A class is a segment of society that, through its shared economic position and cultural values, participates in common social, political, and economic interests and specific forms of access or lack of access to power.

A ruling class is the segment that dominates society through its control of power and wealth. It influences and often determines the distribution of and control over resources; who has access to political power; which groups benefit and which do not from social policy; which groups are central to the life, considerations, and attention of a society, and which groups are relegated to the margins. Besides “ruling class,” other words used to describe the richest and most powerful segment of society are “the elite”, “the upper class”, “the haves”, “the dominant class”, “the rich and powerful”, “the decision-makers”, “the owning class”, and “the 1%”.

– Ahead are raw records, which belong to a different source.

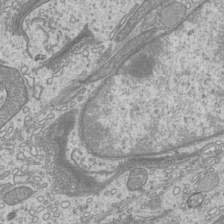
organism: Mouse
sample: Cilia; mouse epididymis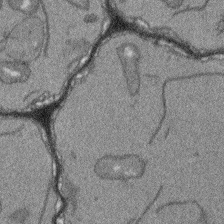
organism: Arabidopsis thaliana
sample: Root tip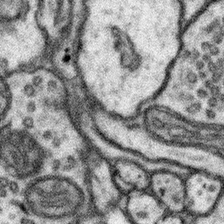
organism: Mouse
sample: Somatosensory cortex neuropil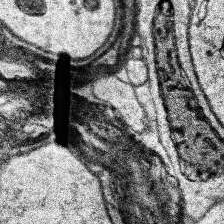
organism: Human
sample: Temporal Lobe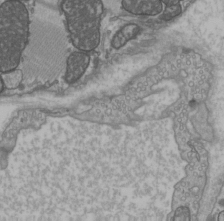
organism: C57BL Mouse
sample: Heart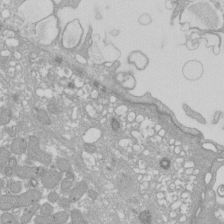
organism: Xenopus
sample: Cilia; centrioles in frog embryo cells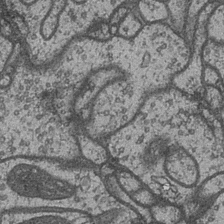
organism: Drosophila
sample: Optic medulla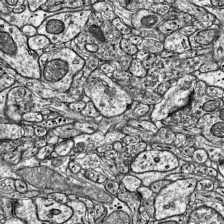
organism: Mouse
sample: Visual Cortex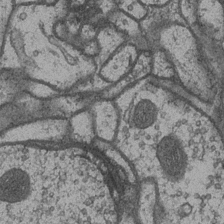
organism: Drosophila
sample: Optic medulla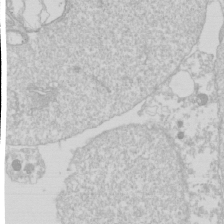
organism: Drosophila
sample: Cell division; meiosis; drosophila spermatocytes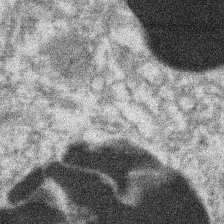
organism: Xenopus
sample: Cilia; centrioles in frog embryo cells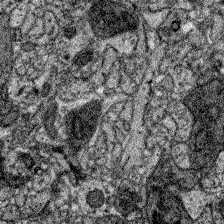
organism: Zebrafish
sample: Larval olfactory bulb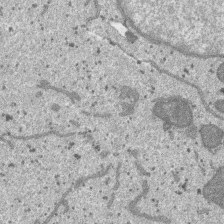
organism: Human
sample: Lung epithelial cells infected with SARS-CoV-2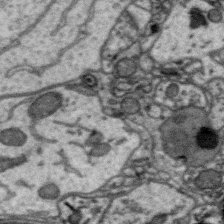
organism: Zebra finch
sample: Brain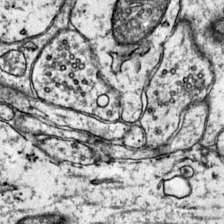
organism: Mouse
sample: Primary visual cortex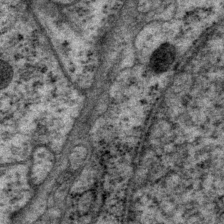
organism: P. pacificus
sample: Pharynx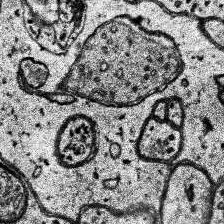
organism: Human
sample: Temporal Lobe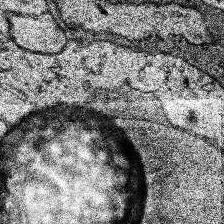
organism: Human
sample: Temporal Lobe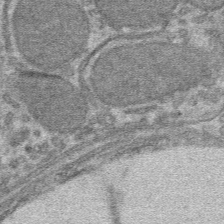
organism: Mouse
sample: Mouse hepatocytes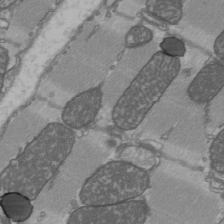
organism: C57BL Mouse
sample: Heart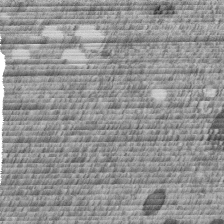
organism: C. elegans
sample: C. elegans embryo early stage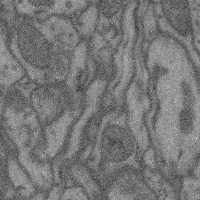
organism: Mouse
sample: Cerebral cortex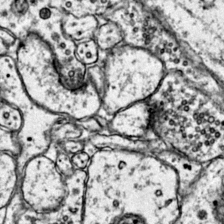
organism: Mouse
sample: Primary visual cortex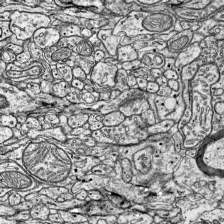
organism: Mouse
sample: Visual Cortex

A ruling class owns a dominating share of the privately-owned land, the
buildings, the stocks and bonds and other financial assets–whatever counts as wealth in a particular society. In other societies, wealth might consist of cattle, slaves, minerals, or land. Members of the ruling class are the primary beneficiaries of public policy decisions determining budget allocations, taxes, decisions of war and peace and international trade, environmental policy, health, education, and criminal justice issues. In every society with a ruling class, the ruling class uses the particular historical, political, and cultural traditions of that society to stay in power, to perpetuate its power through the generations, and to justify why this should be so. In general, a ruling class will use whatever means it can to gain and retain power and wealth. A ruling class chant might sound something like:

What do we want?
Everything!
When do we want it?
Now!
Who do we want it from?
You!

A ruling class is not a royal family, although a royal family can be part of a ruling class or a front for a ruling class. A ruling class is not the government, although government representatives can represent the interests of the ruling class, or be composed primarily of members of that class. A ruling class is not corporations in general, or transnational or international corporations in particular, although corporations can be run by members of a ruling class, or respond to the interests of its members. A ruling class is not a military dictatorship, although often military dictatorships operate to the benefit of a ruling class.

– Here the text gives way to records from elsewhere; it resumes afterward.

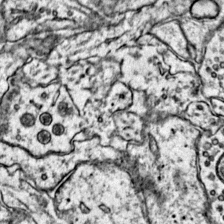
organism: Mouse
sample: Primary visual cortex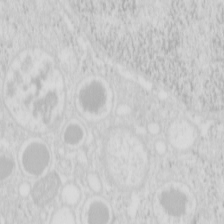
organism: Mouse
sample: Pancreas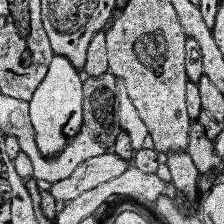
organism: Human
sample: Temporal Lobe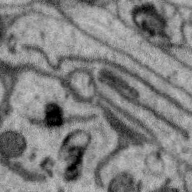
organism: Zebra finch
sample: Brain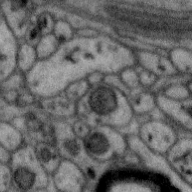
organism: Zebra finch
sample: Brain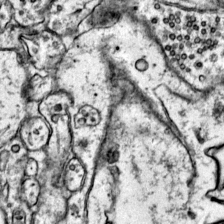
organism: Mouse
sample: Primary visual cortex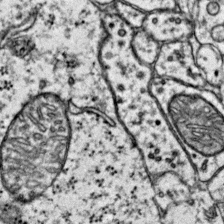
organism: Mouse
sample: Primary visual cortex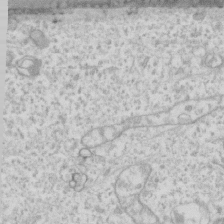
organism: Human
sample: Fibroblast cells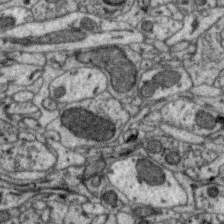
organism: Zebra finch
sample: Brain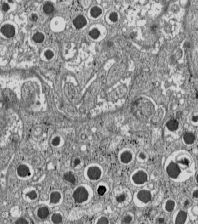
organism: C57BL Mouse
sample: Pancreatic islet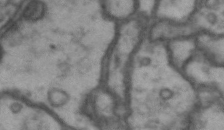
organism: Drosophila
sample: Brain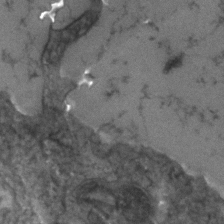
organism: Human
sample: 1205lu cells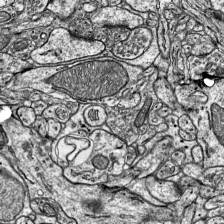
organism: Mouse
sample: Visual Cortex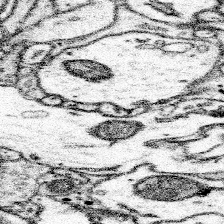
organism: Mouse
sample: Somatosensory cortex neuropil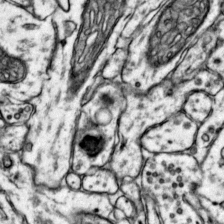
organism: Mouse
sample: Primary visual cortex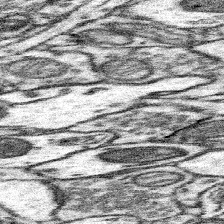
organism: Mouse
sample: Somatosensory cortex neuropil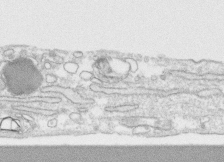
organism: Human
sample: CRL-1474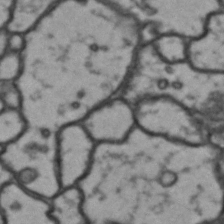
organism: Drosophila
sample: Brain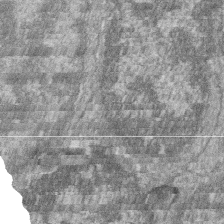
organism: Zebrafish
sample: Cilia; retinal pigment epithelium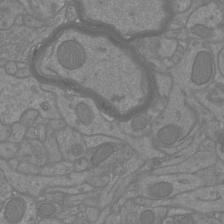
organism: Mouse
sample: Cortical neurons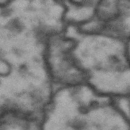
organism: Drosophila
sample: Brain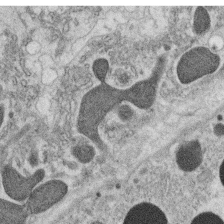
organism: C. elegans
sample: C. elegans oocyte; sperm cells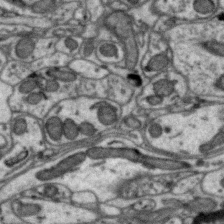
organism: Zebra finch
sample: Brain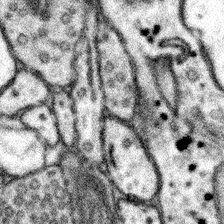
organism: Mouse
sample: Somatosensory cortex neuropil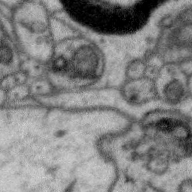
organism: Zebra finch
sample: Brain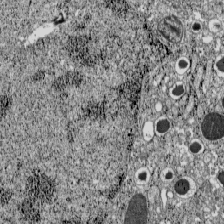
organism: C57BL Mouse
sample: Pancreatic islet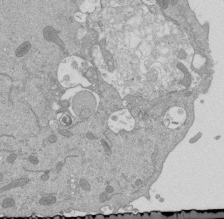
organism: Mouse
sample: ED-1 cell nuclei; centrioles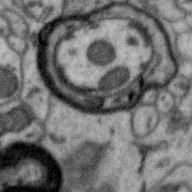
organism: Zebra finch
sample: Brain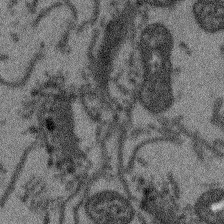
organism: Arabidopsis thaliana
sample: Root tip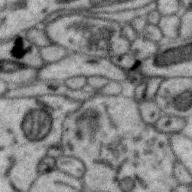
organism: Zebra finch
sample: Brain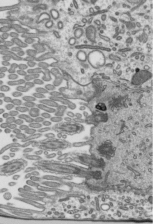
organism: Mouse
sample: Mouse epididymis efferent ductule cilia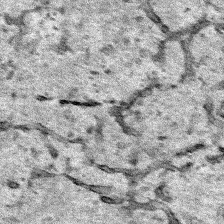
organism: Human
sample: Mitochondria in HCT116 cells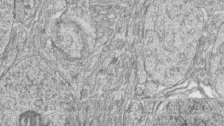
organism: Zebrafish
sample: synaptic ribbons in rod cells and cone cells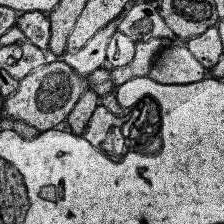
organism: Human
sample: Temporal Lobe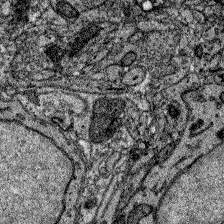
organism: Zebrafish
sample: Larval olfactory bulb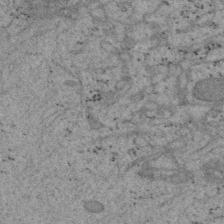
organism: Human
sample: HeLa cells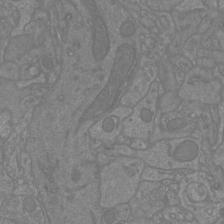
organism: Mouse
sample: Cortical neurons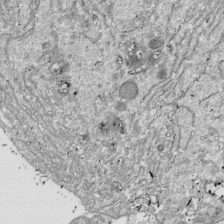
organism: Drosophila
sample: Cell division; meiosis; drosophila spermatocytes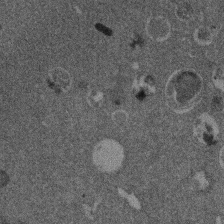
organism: Mouse
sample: Dividing mouse embryo 1 cell stage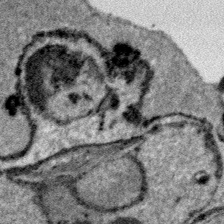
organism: Plasmodium falciparum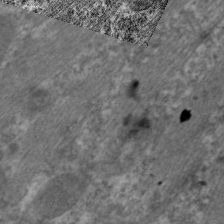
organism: C. elegans
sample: Pharynx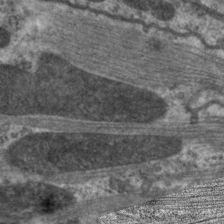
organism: C. elegans
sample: Pharynx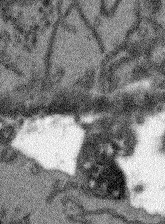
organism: Arabidopsis thaliana
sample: Root tip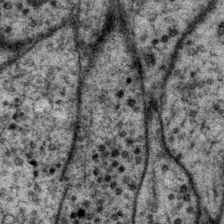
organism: P. pacificus
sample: Pharynx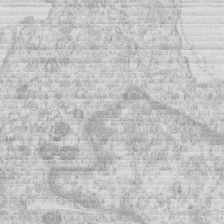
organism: Human
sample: Macrophage cells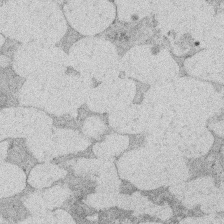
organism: Rat
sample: Salivary granule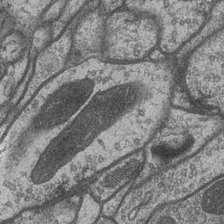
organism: Drosophila
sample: Optic medulla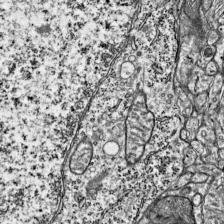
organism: Mouse
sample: Visual Cortex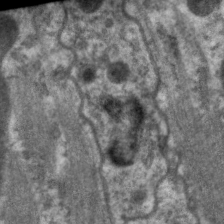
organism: C. elegans
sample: Pharynx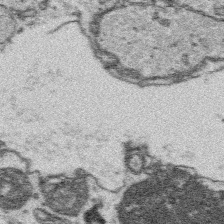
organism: Platynereis dumerilii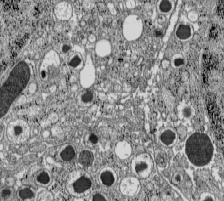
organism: C57BL Mouse
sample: Pancreatic islet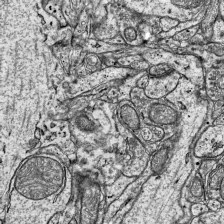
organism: Mouse
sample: Visual Cortex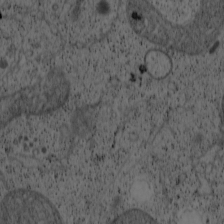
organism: African green monkey
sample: COS-7 cells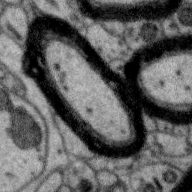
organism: Zebra finch
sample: Brain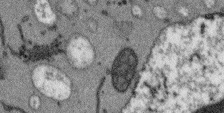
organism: Arabidopsis thaliana
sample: Root tip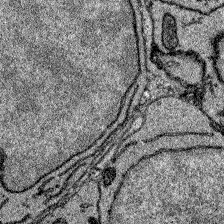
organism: Zebrafish
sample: Larval olfactory bulb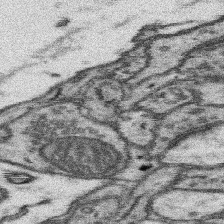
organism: Mouse
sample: Somatosensory cortex neuropil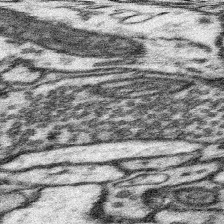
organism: Mouse
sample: Somatosensory cortex neuropil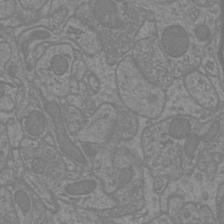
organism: Mouse
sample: Cortical neurons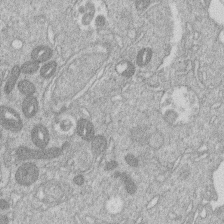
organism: Human
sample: Macrophage cells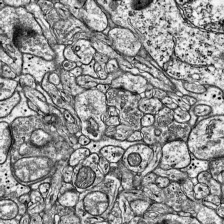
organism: Mouse
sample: Visual Cortex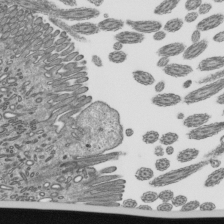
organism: Mouse
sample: Mouse epididymis efferent ductule cilia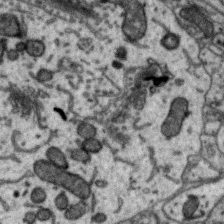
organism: Zebra finch
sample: Brain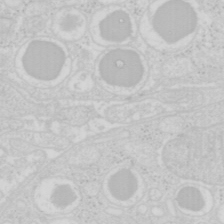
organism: Mouse
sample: Pancreas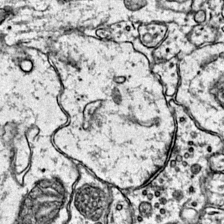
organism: Mouse
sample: Primary visual cortex

A ruling class is not a conspiracy. It is not a small group of men sitting in a room in secret, plotting to take over, or to commit criminal acts. The U.S. ruling class operates publicly, through accepted channels of power such as the government, businesses, and the courts. There are many members of the ruling class who operate out of a shared understanding of their economic interests but who do not know each other and do not always agree on issues.

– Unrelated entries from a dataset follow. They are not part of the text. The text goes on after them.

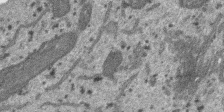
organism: Human
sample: Lung epithelial cells infected with SARS-CoV-2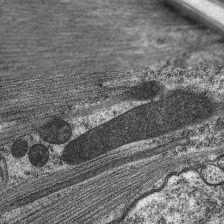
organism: C. elegans
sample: Pharynx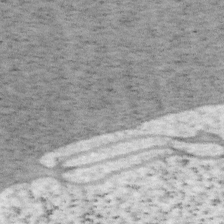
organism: Mouse
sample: OT-I killer T cells with ID8 ovarian cancer cells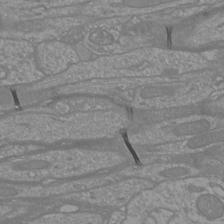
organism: Mouse
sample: Cortical neurons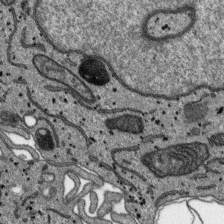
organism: Human
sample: Lung epithelial cells, uninfected (mock) control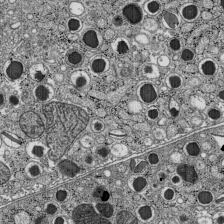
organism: C57BL Mouse
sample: Pancreatic islet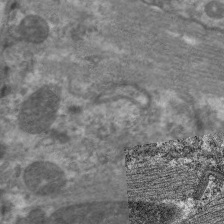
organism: C. elegans
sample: Pharynx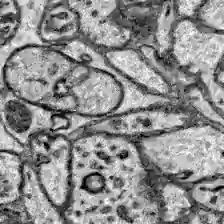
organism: Zebrafish
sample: Brain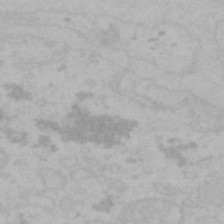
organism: Mouse
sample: Choroid plexus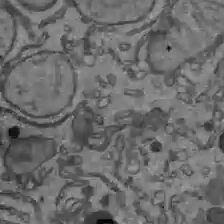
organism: C57BL Mouse
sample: Liver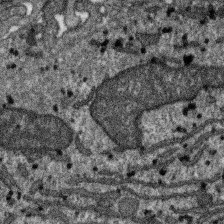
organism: Human
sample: Lung epithelial cells infected with SARS-CoV-2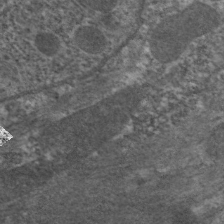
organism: C. elegans
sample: Pharynx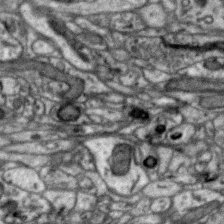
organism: Zebra finch
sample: Brain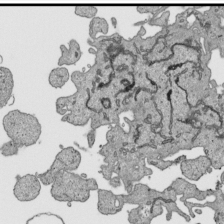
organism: Human
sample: Mitochondria in HCT116 cells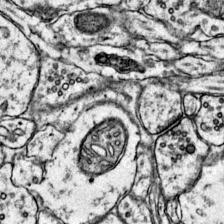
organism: Mouse
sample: Primary visual cortex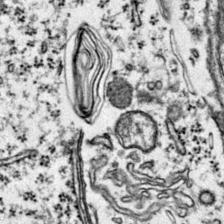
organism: Mouse
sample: Primary visual cortex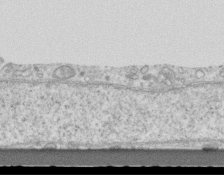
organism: Mouse
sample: Centriole in ependymal cells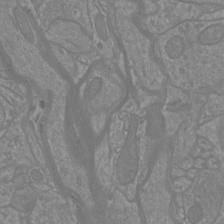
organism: Mouse
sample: Cortical neurons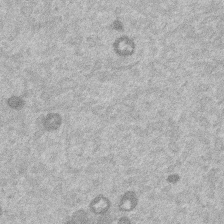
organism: Mouse
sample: Dividing mouse embryo 1 cell stage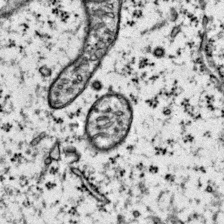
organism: Mouse
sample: Primary visual cortex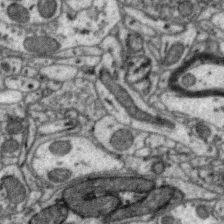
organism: Zebra finch
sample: Brain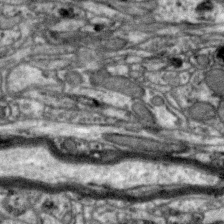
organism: Zebra finch
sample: Brain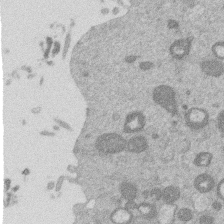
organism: Mouse
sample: Dividing mouse embryo 1 cell stage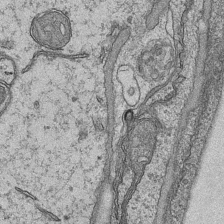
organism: Mouse
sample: CA1 Hippocampus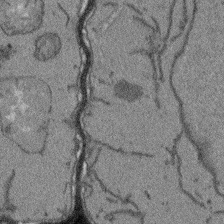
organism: Arabidopsis thaliana
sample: Root tip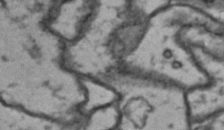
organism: Drosophila
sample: Brain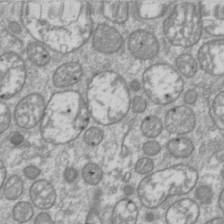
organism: Drosophila
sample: Cell division; meiosis; drosophila spermatocytes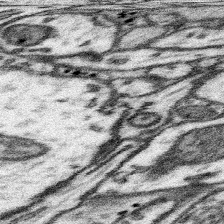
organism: Mouse
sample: Somatosensory cortex neuropil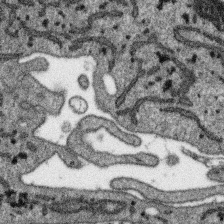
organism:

Who Makes Up the U.S. Ruling Class?

The ruling class in the United States is about 1 percent of the population, or approximately 3.5 million men, women, and children. These families have incomes starting at about $500,000/year (2013) and/or net worth of at least $4,000,000. Most of the ruling class is white and it is predominantly Christian. There are some African Americans, Asian Americans, Latinos/as, and Arab Americans in the ruling class, but they are few and far between and rarely in positions of power. There are practically no Native Americans in the ruling class. There is a higher percentage of Jews in the ruling class than their representation in the general population, but despite the stereotypes, they still constitute a small part of that class. The ruling class is substantial. But even when you subtract from it children, women, and men who are wealthy but do not participate in making political and economic decisions, the group of predominately white Christian men who constitute the power elite–those who make the decisions that impact all of us–is still large in absolute terms although small in relation to U.S. society as a whole. Obviously they don’t all meet in a big room and decide on financial and social policy. There can also be widespread differences of opinion among these decision makers, although these differences generally fall within a narrow range of the political spectrum on economic issues. Some members of the ruling class are new members who have built up wealth during their lifetime. Others have inherited their wealth and are members of families who have been part of it for decades or even hundreds of years. Some who were previously members are no longer. The styles and values of members of the ruling class change over time, but their access to wealth, power, and influence remains in place. In other words, the class itself continues to dominate over time even as its membership fluctuates somewhat in size and composition.

The Managerial Class

The ruling class makes up only 1 percent of the population and they would be hard pressed to run all the important institutions in our society by themselves. They have set up a system to reward some people with money, education, and other privileges to work for them. (In some sense we all work for them, we just are not rewarded for it and we do not have managerial jobs.) This group consists of the next 19 percent of the population. The managerial class includes families with incomes above $150,000 and net financial worth of at least $150,000. The wealth part of this definition is the important part. People may have a combined family income of $150,000 and might even own their own house, but without financial wealth they don’t have the opportunities, resources, and influence that those with wealth do.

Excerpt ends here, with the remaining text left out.